··· INFORMATION SHOWN ···

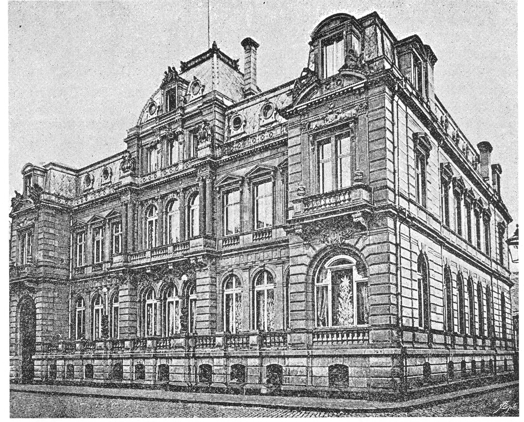 Haus Eduard von Oppenheim, Unter Sachsenhausen 37 in Köln, 1870 Architekten Wilhelm Hoffmann für Eduard Freiherr von Oppenheim (1831–1909).jpg
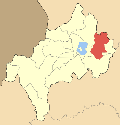 Дем Свети Врач на картата на Ном Костур, Гърция Locator map of Agion Anargiron municipality (Δήμος Αγίων Αναργύρων) at Kastoria perfecture, Greece).
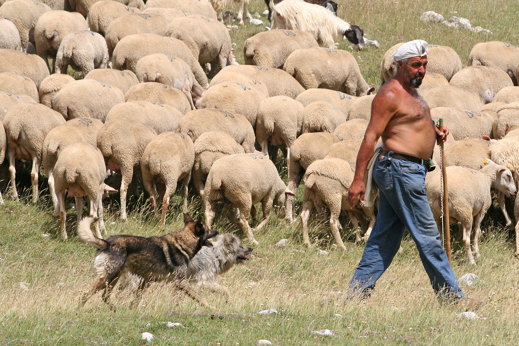 Campo Imperatore
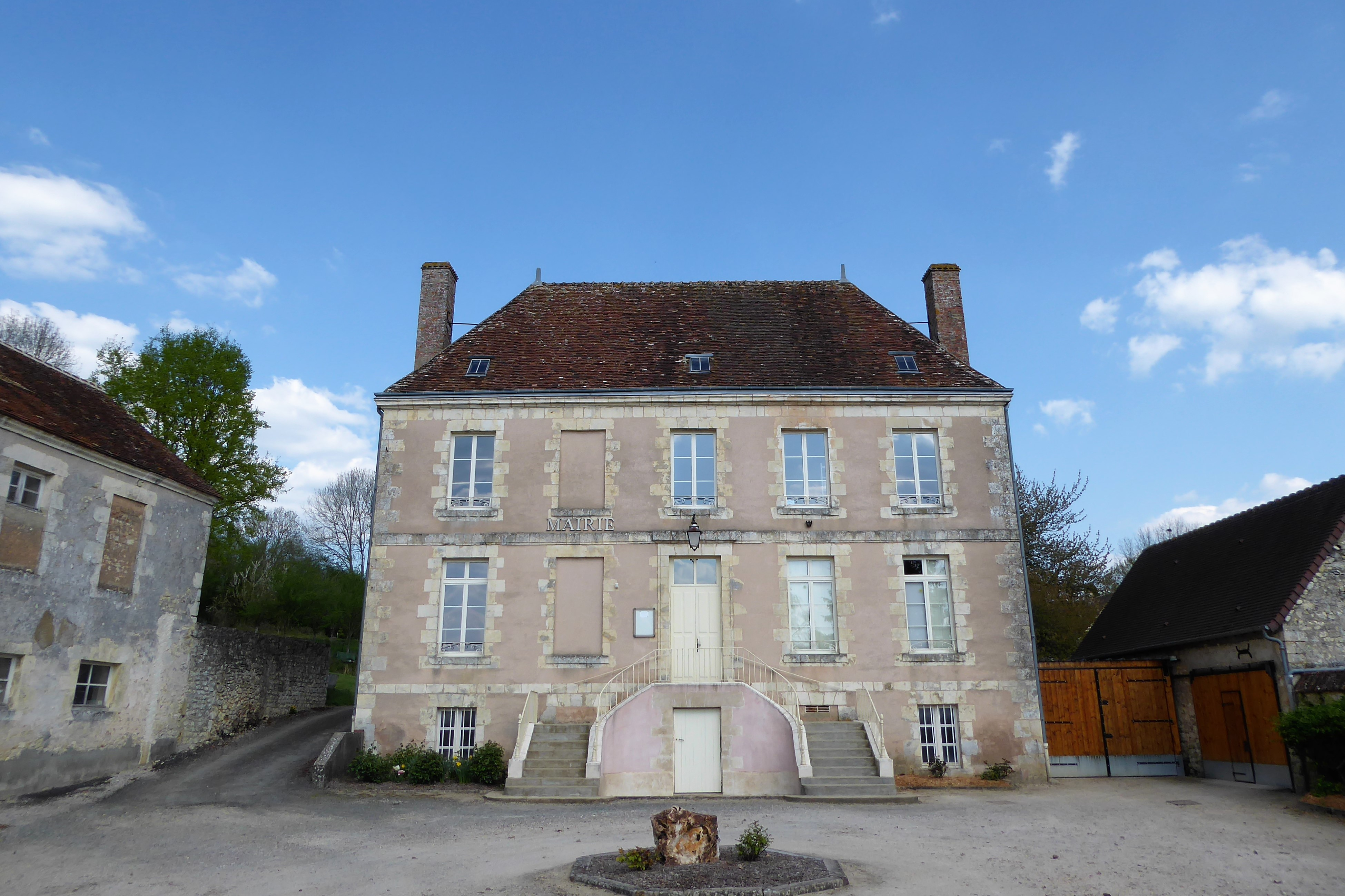 mairie de Souancé-au-Perche, Eure-et-Loir, France.

···

• _WORK REQUIRED_: Each line from the one holding "Дем Свети Врач" through the end of the listing is to be output exactly, both ends included, with no other lines and the pictures left out.

• _WRITTEN ANSWER_:
 Дем Свети Врач на картата на Ном Костур, Гърция Locator map of Agion Anargiron municipality (Δήμος Αγίων Αναργύρων) at Kastoria perfecture, Greece).
 Campo Imperatore
 mairie de Souancé-au-Perche, Eure-et-Loir, France.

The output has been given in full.